There is a comment that M. N. Srinivas’ work was somehow tainted because of his own brahman background (p 24). Nobody’s mind, including that of a Western scholar, is a blank slate when beginning to study Indian society. Every child in the West is taught in schools that Hinduism and Indian society being backward, superstitious, irrational, polytheistic, etc. It is naive to expect that the Western scholar erases such accumulated biases when undertaking the study of Indian society. Further, such diminishing of Srinivas’s work because of his origins amounts to cultural imperialism as it denies the agency to Indians to define who they are.
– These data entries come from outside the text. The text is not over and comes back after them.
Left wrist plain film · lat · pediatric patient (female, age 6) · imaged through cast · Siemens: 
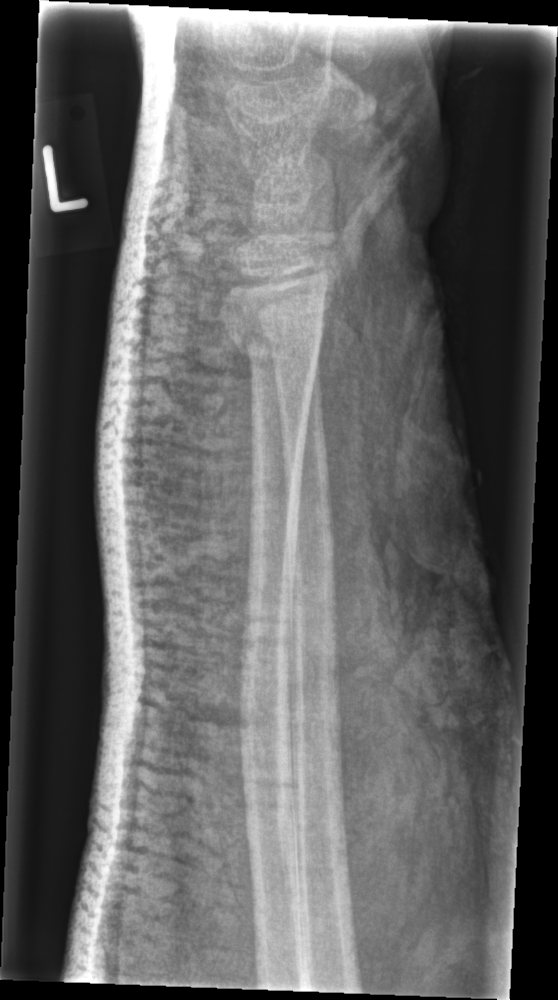 Bounding boxes in image-pixel xyxy. One fracture at <230,314>-<328,372>.
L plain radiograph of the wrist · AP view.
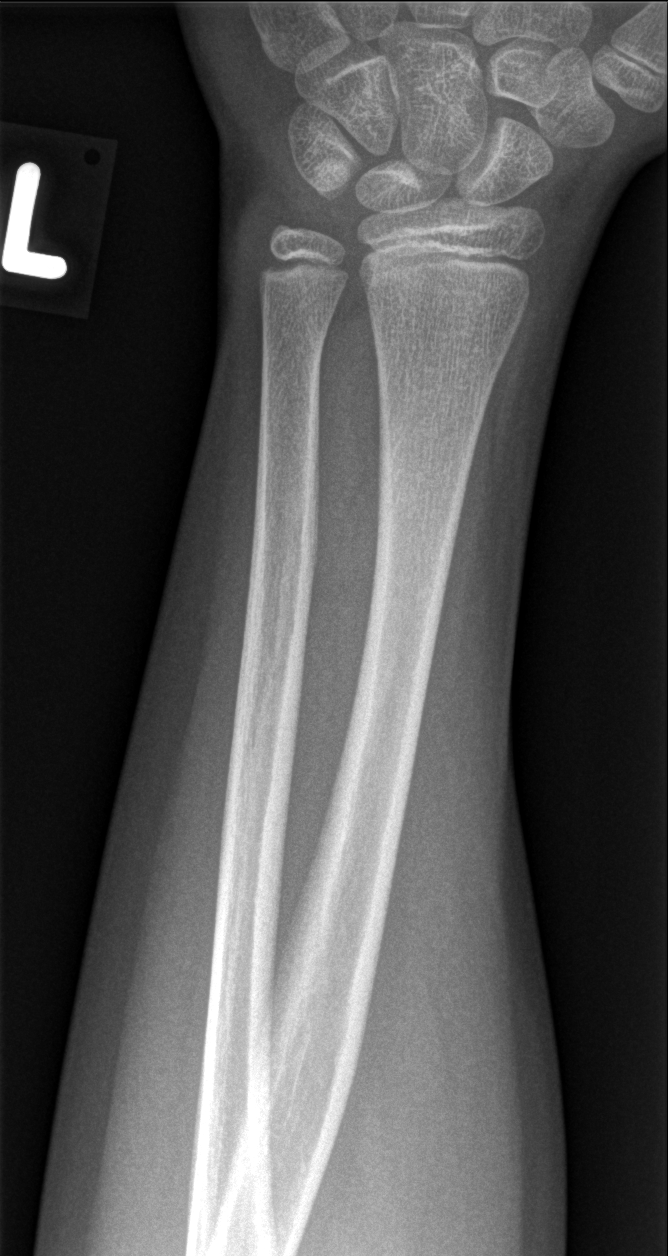

{
  "fracture": "none labeled"
}

Authors acknowledge that the colonial rule consolidated the “caste system” (p 31, 56) but failed to elaborate on it. The purpose of the census exercise by the colonial government was to classify and rank the population on a civilizational scale under the racial theories and the ideas of Social Darwinism prevalent in Europe in the nineteenth century. The exercise reinforced the idea of jati identity among the indigenous population and in the process gave renewed life to the varna hierarchical ranking and thereby divided the society. The division added to the sense of security to the colonial authority which had experienced the nightmare of the rebellion of 1857.
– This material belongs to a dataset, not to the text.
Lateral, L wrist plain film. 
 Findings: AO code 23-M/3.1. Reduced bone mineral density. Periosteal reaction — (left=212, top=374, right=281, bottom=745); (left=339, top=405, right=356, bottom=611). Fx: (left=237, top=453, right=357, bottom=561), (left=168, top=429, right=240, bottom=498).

Living in segregated areas of town (agraharam) is not unique to Brahman community. Most villages and small towns in Tamilnadu had segregated housing by jati groups among the non-brahmans as well, the degree of segregation dependent on the economic status of the groups. How much of this segregation was under the approval and encouragement of the authority is unknown and it needs to be studied further. Unfortunately the authors overlooked this and thereby implied that the segregated living was a unique brahman practice.
“the colonial government’s bureaucratic and legal system, which in theory, though not in practice, were organized by new principles of rationality and equity” (p217). Rationality is in the judgment of the observer but the equity can be measured. The strength of the colonial government depended on the division of the society and not equity. Any sense of equity among the ruled was perceived as a threat. The exercise of census was to reinforce and codify the division in ranks and categories. The colonial government early on had categorized brahmans as the “brown English men”, an idea floated by Macaulay, and ranked them at the top of the varna ranking ladder and facilitated their English education earlier than the other jatis. It explains their large presence in the government bureaucracy in the nineteenth century. This did not happen by accident but by design of the colonial government. The authors missed this in their scholarship and the reader is left with an incomplete history.
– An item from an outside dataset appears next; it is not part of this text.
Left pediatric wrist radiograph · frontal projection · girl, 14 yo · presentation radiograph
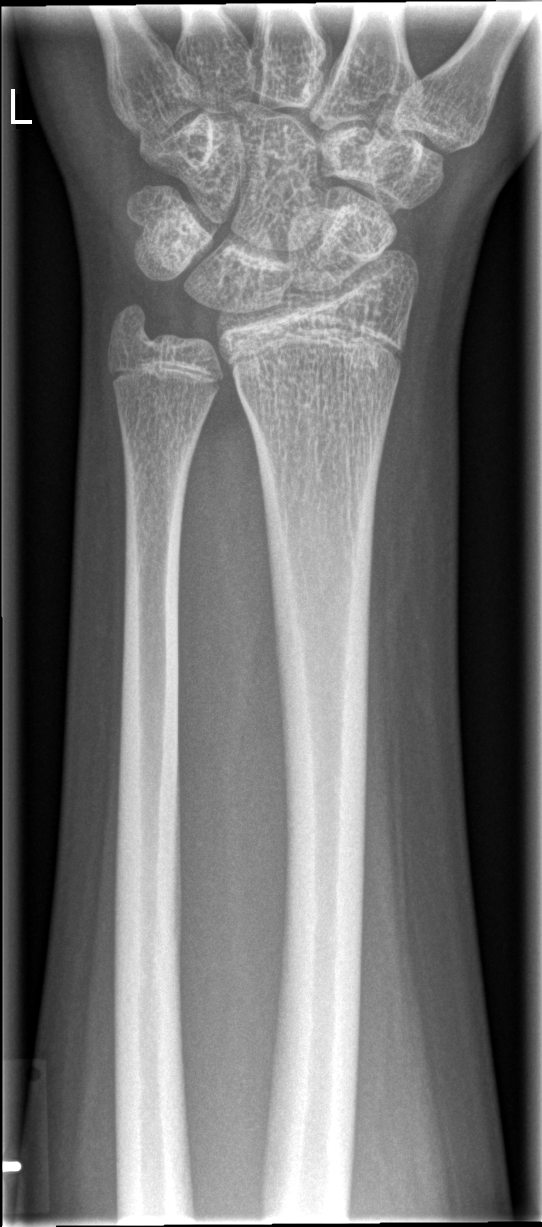

No fracture bounding box.

The book documents the social transformation over time but missed to focus on many forces that drove the transformation.
0 of 0 people found the following review helpful.
I would have preferred a tighter editing and a slimmer book but overall a good eye opening read
By Hari
Very interesting research on the early urbanisation of the tamil brahmins and how that has played out over the last 150 years, including their migration to other cities in India and outside. I would have preferred a tighter editing and a slimmer book but overall a good eye opening read.
0 of 0 people found the following review helpful.
A miniscule community punching above its weight.
By Amazon Customer
a well researched work and gives a reasonably accurate picture of a community which is spreading all over the world due pressures in the home country.a good example of how adversity makes you adventurous.